Они продолжали свой путь через табор. Кое-где стража останавливала их — приходилось показывать данные им начальниками знаки, чтоб их пропустили. Дозорные смотрели с тревогой на костры, будили своих начальников, но те, видя, что тухольцы ведут себя спокойно, приказывали не поднимать шума, а только быть настороже. То, что зажжено так много огней, — даже лучше для монголов, не будет тайного нападения. Можно спать спокойно, пока эти огни горят, ведь и без того завтра воинов ждет большая работа!
А Тугар Волк с дочерью уже миновали табор и, пройдя не очень широкий участок поля, подошли к отвесной каменной стене. Долго бродили они в поисках тропинки, пока, наконец, среди кустарников и папоротников не отыскала ее Мирослава. С трудом начали они оба взбираться на гору.
— Кто идет? — послышались крики сверху, от костра.
— Свои! — ответила Мирослава.
— Что за свои? — крикнули тухольцы, загораживая тропинку. Но сейчас же узнали Мирославу, шедшую впереди.
— Ас тобой кто?
— Мой отец. Бегадыр монгольский выслал его для мирных переговоров с нашими старцами.
— На кой бес нам переговоры? Лишь бы скорей солнышко на небо, не так мы с ними поговорим!
— Ишь, какие вы смелые! — сказал, усмехаясь, Тугар Волк. — Ну, этакой радости недолго ждать.

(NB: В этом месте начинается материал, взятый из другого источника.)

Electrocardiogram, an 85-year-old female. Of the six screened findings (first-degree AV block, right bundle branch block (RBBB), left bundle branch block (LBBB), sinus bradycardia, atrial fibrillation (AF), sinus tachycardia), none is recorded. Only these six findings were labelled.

Да только неведомо, будет ли и вашим матерям так уж радостно видеть ваши головы на монгольских пиках!
— Чур твоему слову, Ворон! — крикнули тухольцы, обступая боярина.

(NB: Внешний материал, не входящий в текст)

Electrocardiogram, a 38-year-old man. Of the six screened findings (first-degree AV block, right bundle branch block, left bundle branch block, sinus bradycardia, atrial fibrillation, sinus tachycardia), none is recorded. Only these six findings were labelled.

— Ну-ну, — старался задобрить их Тугар Волк, — я ведь не желаю вам этого, а только говорю, что это было бы нехорошо. Вот для того, чтобы избавить вас от такой доли, я и хотел бы переговорить с вашими стариками. Жаль мне вас, молодые, безрассудные дети! Вы готовы итти слепо на смерть, не рассуждая, будет ли от того кому-нибудь корысть, или нет. Но старики ваши обязаны рассудить.
С этими словами боярин приблизился к костру, возле которого мастера обтесывали дерево; другие в обтесанных уже стволах сверлили отверстия, иные выдалбливали желоба и пригоняли затычки.
— Что это вы делаете? — спросил боярин.
— Угадай, коли мудрый! — отвечали те с насмешкой, сбивая обтесанные деревья вместе, в виде ворот с крепкими перекладинами, и скрепляя каждую пару таких ворот сверху и снизу продольными балками из толстого теса. Боярин взглянул и даже руками о полы ударил.
— Камнемет! — воскликнул он. — Холопы, кто вас научил делать такие орудия?
— Были такие, что нас научили, — ответили мастера и принялись из толстого букового пня вытесывать что-то наподобие громадной ложки, ручку которой вставляли в толстый, туго скрученный канат, натянутый между стояками передних ворот, который скручивали все сильнее и сильнее при помощи двух воротов, приделанных к стоякам. А в широкий жолоб на другом конце вкладывали камень; пружинящей силой скрученного каната этот камень должно было швырнуть из ложки далеко в монголов.